Два дня ходил он по гостям и принимал их дома, а потом решил проехаться на охоту: запряг в телегу Красавчика, положил под сено хлеб, соль, огурцы.
— И что мне с Димкой делать? — Отец подмигнул деду Семену. — Ты не помнишь, батя, сколько ему годов?
— Ну и смешной ты, папка! Одиннадцать! — твердо сказал Димка.
— У меня теперь берданка есть. А что нам делать со старой шомполкой? Придется ею дверь подпирать.
— Ладно уж тебе, Алексей! Не томи парню душу. Бишь, что с ним деется, аж руки трясутся. Он и во сне про охоту думает. Надысь пугач сделал, порохом забил, пенькой запыжил. Чуть сарай не поджег, поганец! Пора его к ружью приучать!
— Ну что ж, будь по-твоему! Третье поколение Шумилиных переживает эта верная пушка! — Отец снял со стены старую шомполку. — Береги ее, Дима. С ней по миру не пойдешь.
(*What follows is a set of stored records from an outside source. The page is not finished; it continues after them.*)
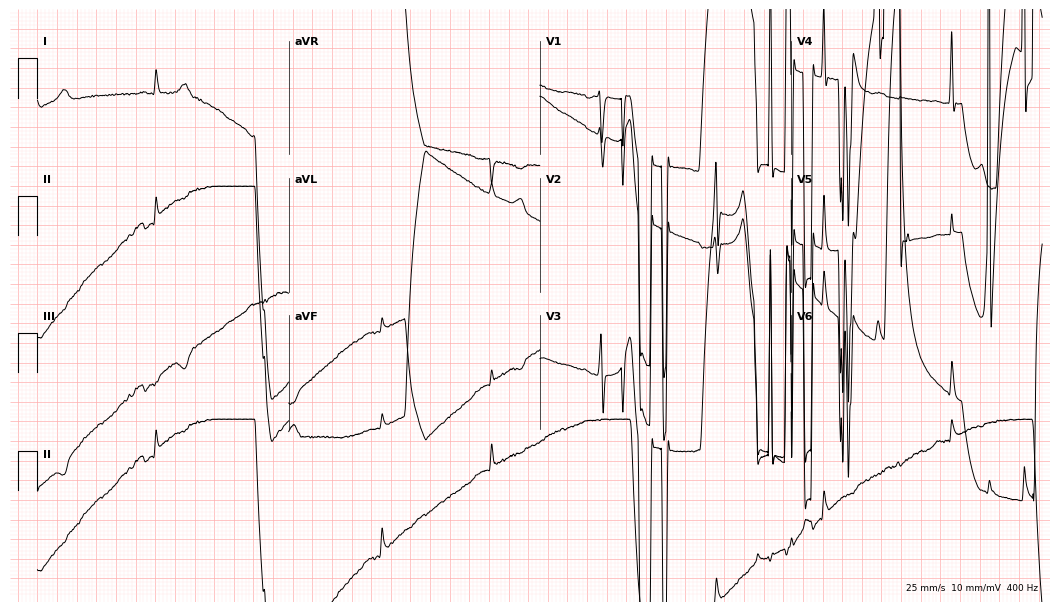
12-lead ECG from a 79-year-old man. No first-degree AV block, right bundle branch block, left bundle branch block, sinus bradycardia, atrial fibrillation or sinus tachycardia recorded for this tracing.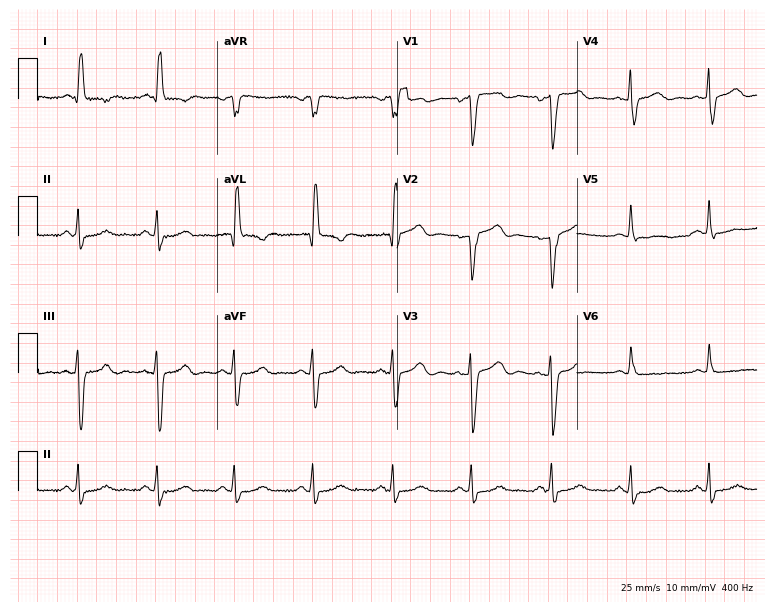
Standard 12-lead ECG recorded from a female patient, 62 years old (7.3-second recording at 400 Hz). None of these six findings is recorded: first-degree AV block, right bundle branch block, left bundle branch block, sinus bradycardia, atrial fibrillation, sinus tachycardia. Other findings, if any, are not listed.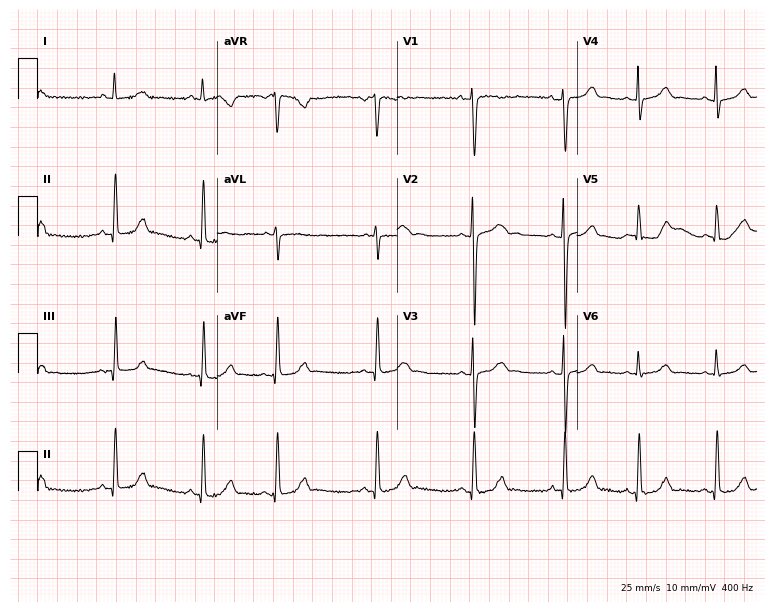
12-lead ECG (7.3-second recording at 400 Hz) from a female patient, 17 years old. Screened for six findings — first-degree AV block, right bundle branch block (RBBB), left bundle branch block (LBBB), sinus bradycardia, atrial fibrillation (AF), sinus tachycardia — none is recorded.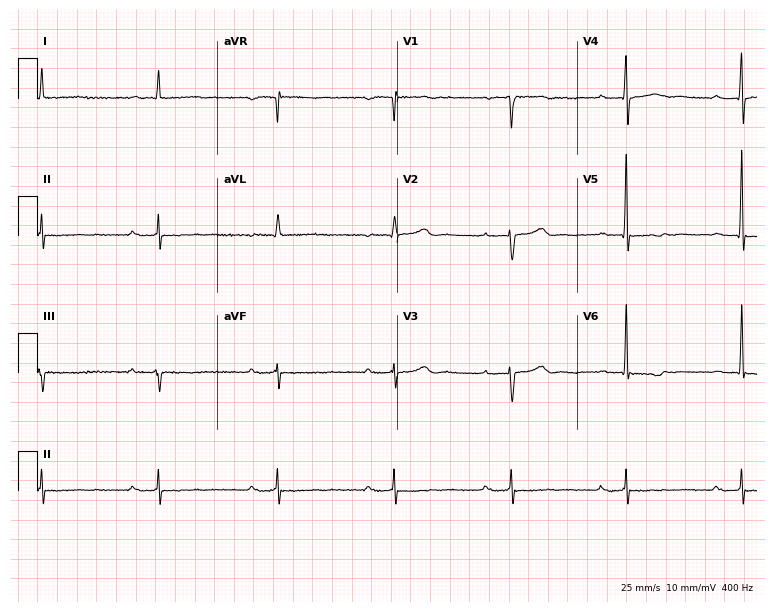
ECG — an 85-year-old man. Findings include first-degree AV block.

Конечно, если есть в тебе наша природная жилка — охотничья, боевая, совсем неуемная!
— Да, я!.. — начал было Димка.
— Ладно, увидим!.. Собирайся, мигом! Время уходит.
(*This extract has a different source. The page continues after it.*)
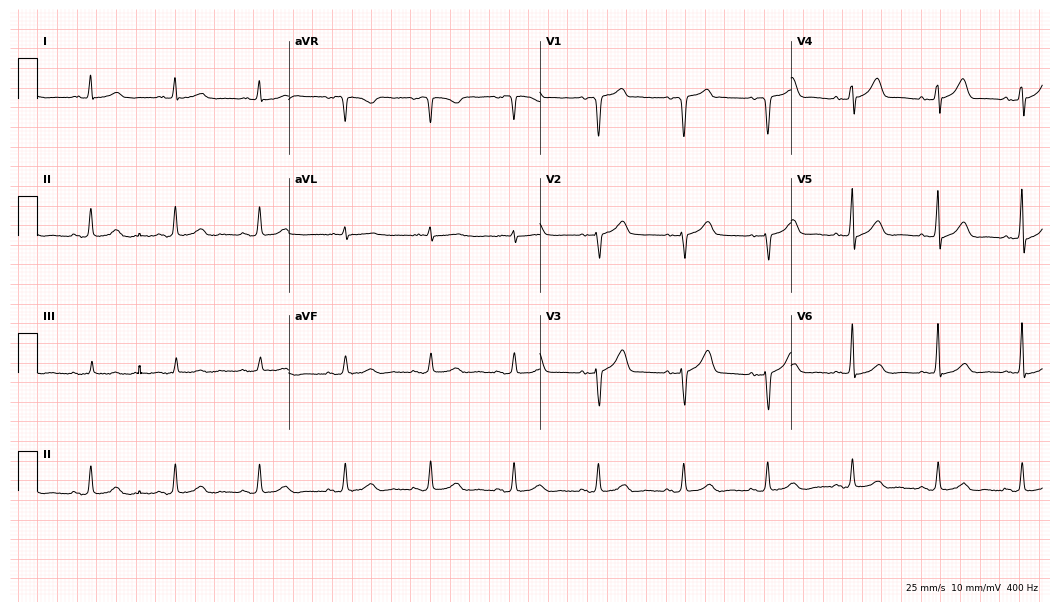
Electrocardiogram (10.2-second recording at 400 Hz), a man, 64 years old. Overall reading on record: normal ECG.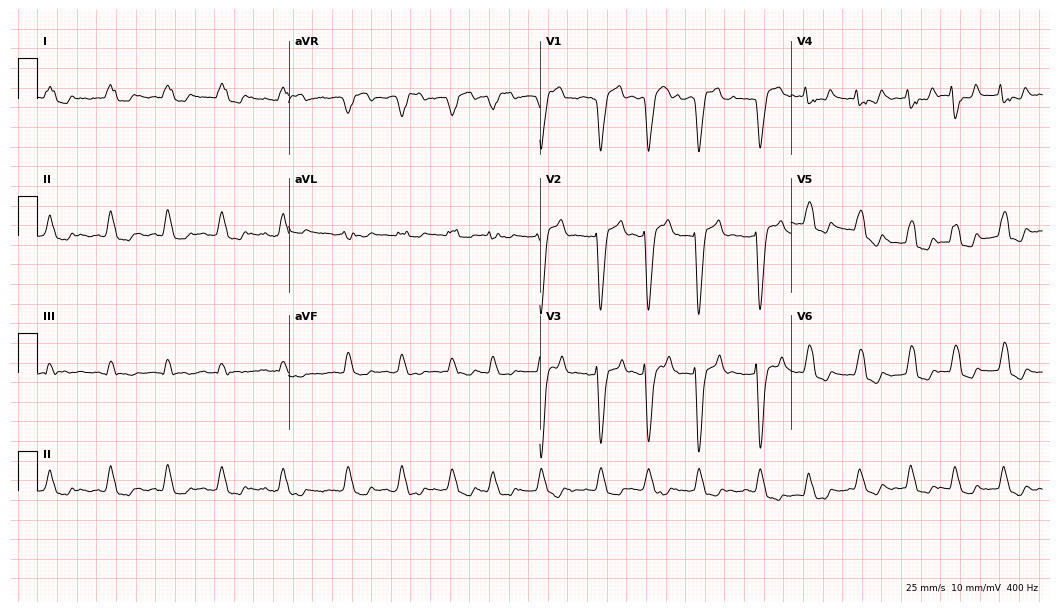
Electrocardiogram, a 64-year-old man. Interpretation includes left bundle branch block, atrial fibrillation.

Отец выбрался из хаты, оперся правой ногой о втулку, перекинул больную левую ногу через борт телеги, сел на сено, положил рядом костыль.
Вдоль села ехали молча: отец, то и знай, снимал фуражку и раскланивался со стариками и старухами, которые жались ближе к завалинкам.
Но когда выбрались за кладбище и Красавчик шагисто побежал по длинному и пологому косогору к Жиздре, Димке молчать не хотелось. И оттого, что под рукой лежала старая шомполка, и оттого, что ехал он на охоту, как взрослый, Димка казался себе старше, серьезней. И разговор он начал спокойно, по-мужски.
Отец догадался.
— Тебе небось важно, чтоб я героем был?
— Ага! — признался Димка.
— Так никакой я не герой! Я простой русский солдат! И живой остался, потому что охотник: пригодилась эта сноровка.
— Мы с дедом тоже по весне на охоту ходили, на моховое болото. Только по тетеревам не стреляли.
— Чего ж так?
— Кот лесников помешал, Филька! А потом завернули к нам в хату три дезертира: на Волхов шли, по ночам. Да еще Фекла зашла, наболтала: дескать, в Людинове кричали в первый день войны «Долой царя!». Дед Семен совсем расстроился и про охоту забыл.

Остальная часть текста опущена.